The unified canvas is a term used in the video to describe a workspace where the final image is composed and refined. It is a place where all the elements and adjustments come together, allowing the user to make detailed edits and touch-ups to achieve the desired look and feel.


Exploring the combination of image and text prompts to create new concepts and ideas.

Using control net and an SXL canny control net to extract the structure of a car.

Integrating the concept of an ice sculpture with the car structure.

Adjusting the IP adapter weight to influence the final output without overtaking the text prompt.

Experimenting with different levels of denoising to avoid pixelation and artifacting.

Merging multiple concepts, such as the car, ice, and sports car, to create a unique design.
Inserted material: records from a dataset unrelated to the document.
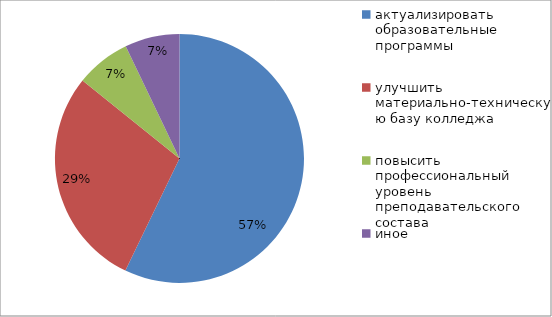
| Category | Series 0 |
|---|---|
| актуализировать образовательные программы  | 57.1 |
| улучшить материально-техническую базу колледжа | 28.6 |
| повысить профессиональный уровень преподавательского состава | 7.1 |
| иное | 7.1 |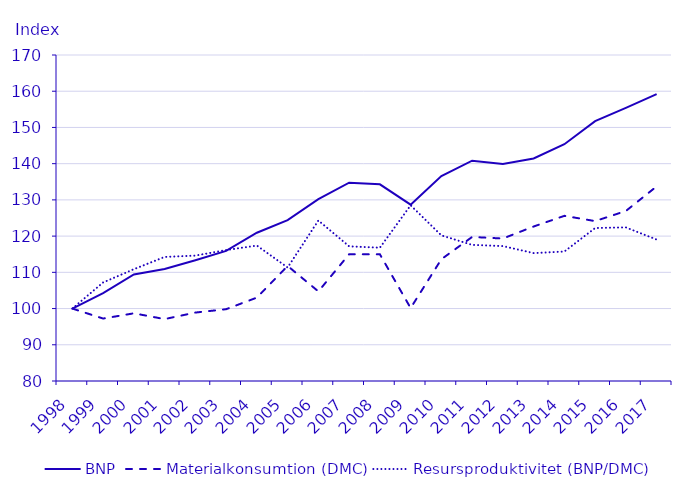
| Category | BNP | Materialkonsumtion (DMC) | Resursproduktivitet (BNP/DMC) |
|---|---|---|---|
| 1998.0 | 100 | 100 | 100 |
| 1999.0 | 104.249 | 97.241 | 107.207 |
| 2000.0 | 109.408 | 98.687 | 110.864 |
| 2001.0 | 110.926 | 97.091 | 114.249 |
| 2002.0 | 113.354 | 98.892 | 114.624 |
| 2003.0 | 115.933 | 99.823 | 116.139 |
| 2004.0 | 120.941 | 103.025 | 117.39 |
| 2005.0 | 124.431 | 111.764 | 111.333 |
| 2006.0 | 130.197 | 104.732 | 124.314 |
| 2007.0 | 134.75 | 114.99 | 117.183 |
| 2008.0 | 134.294 | 114.985 | 116.793 |
| 2009.0 | 128.68 | 100.134 | 128.507 |
| 2010.0 | 136.571 | 113.618 | 120.201 |
| 2011.0 | 140.819 | 119.768 | 117.577 |
| 2012.0 | 139.909 | 119.331 | 117.244 |
| 2013.0 | 141.426 | 122.65 | 115.309 |
| 2014.0 | 145.372 | 125.596 | 115.746 |
| 2015.0 | 151.745 | 124.146 | 122.231 |
| 2016.0 | 155.387 | 126.936 | 122.413 |
| 2017.0 | 159.181 | 133.722 | 119.038 |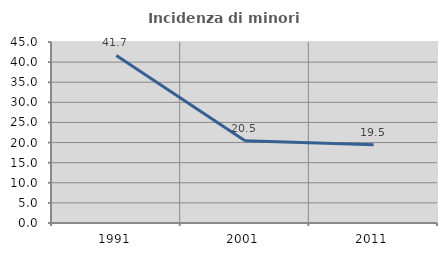
| Category | Incidenza di minori stranieri |
|---|---|
| 1991.0 | 41.667 |
| 2001.0 | 20.455 |
| 2011.0 | 19.463 |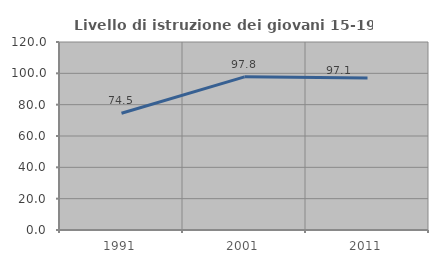
| Category | Livello di istruzione dei giovani 15-19 anni |
|---|---|
| 1991.0 | 74.51 |
| 2001.0 | 97.778 |
| 2011.0 | 97.059 |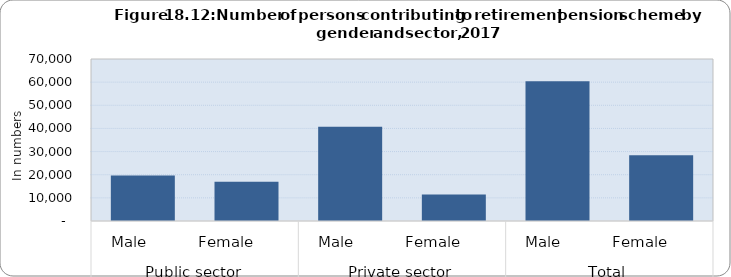
| Category | Series 0 |
|---|---|
| 0 | 19661 |
| 1 | 16964 |
| 2 | 40679 |
| 3 | 11412 |
| 4 | 60340 |
| 5 | 28376 |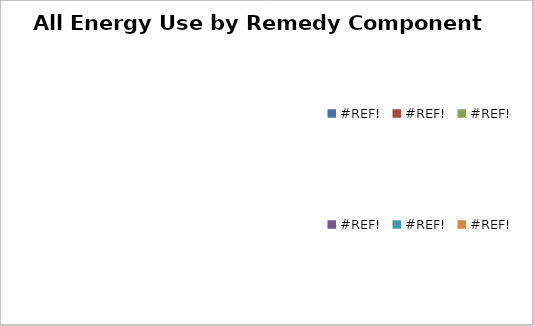
| Category | Series 0 |
|---|---|
| 0.0 | 0 |
| 0.0 | 0 |
| 0.0 | 0 |
| 0.0 | 0 |
| 0.0 | 0 |
| 0.0 | 0 |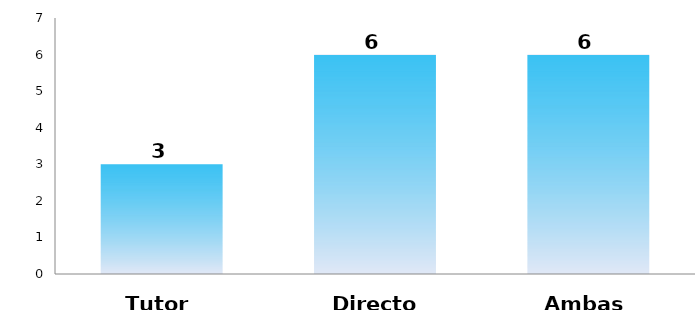
| Category | Series 0 |
|---|---|
| Tutor | 3 |
| Director | 6 |
| Ambas | 6 |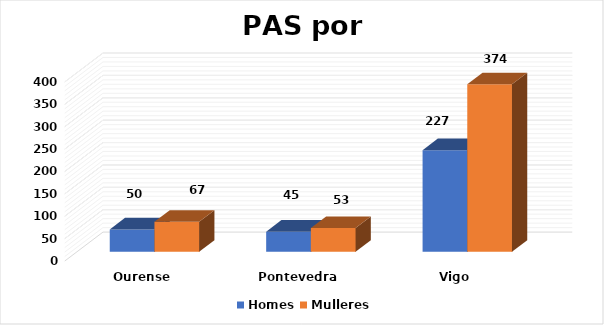
| Category | Homes | Mulleres |
|---|---|---|
| Ourense | 50 | 67 |
| Pontevedra | 45 | 53 |
| Vigo | 227 | 374 |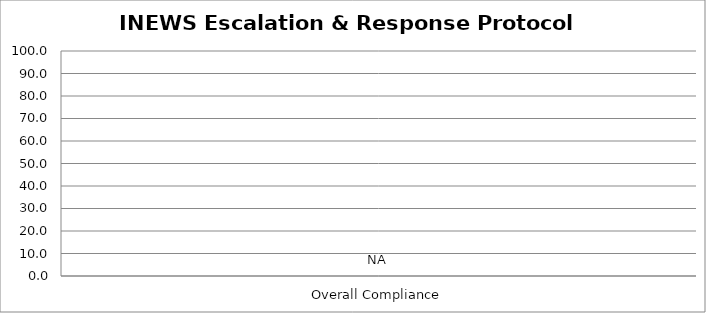
| Category | Series 0 |
|---|---|
| Overall Compliance | 0 |

Iterating towards a core concept by adjusting weights and inputs in the creative process.

Transforming an illustration of a mystical woman into a more photorealistic image.

Utilizing IP adapter and control net to bring in concepts or styles into the final output.

Exploring the difference between using IP adapter and image to image translation.

Adjusting denoising strength and control net to maintain structure while introducing variability.

Enhancing the image by focusing on specific elements like the face with a control net.

Creating a retro wave detective concept by pulling style from an artistic image.

Balancing the influence of text prompt and image prompt to achieve the desired concept.

Iterating and refining the concept through multiple generations and adjustments.

Achieving a final output that combines the style and structure of various inputs.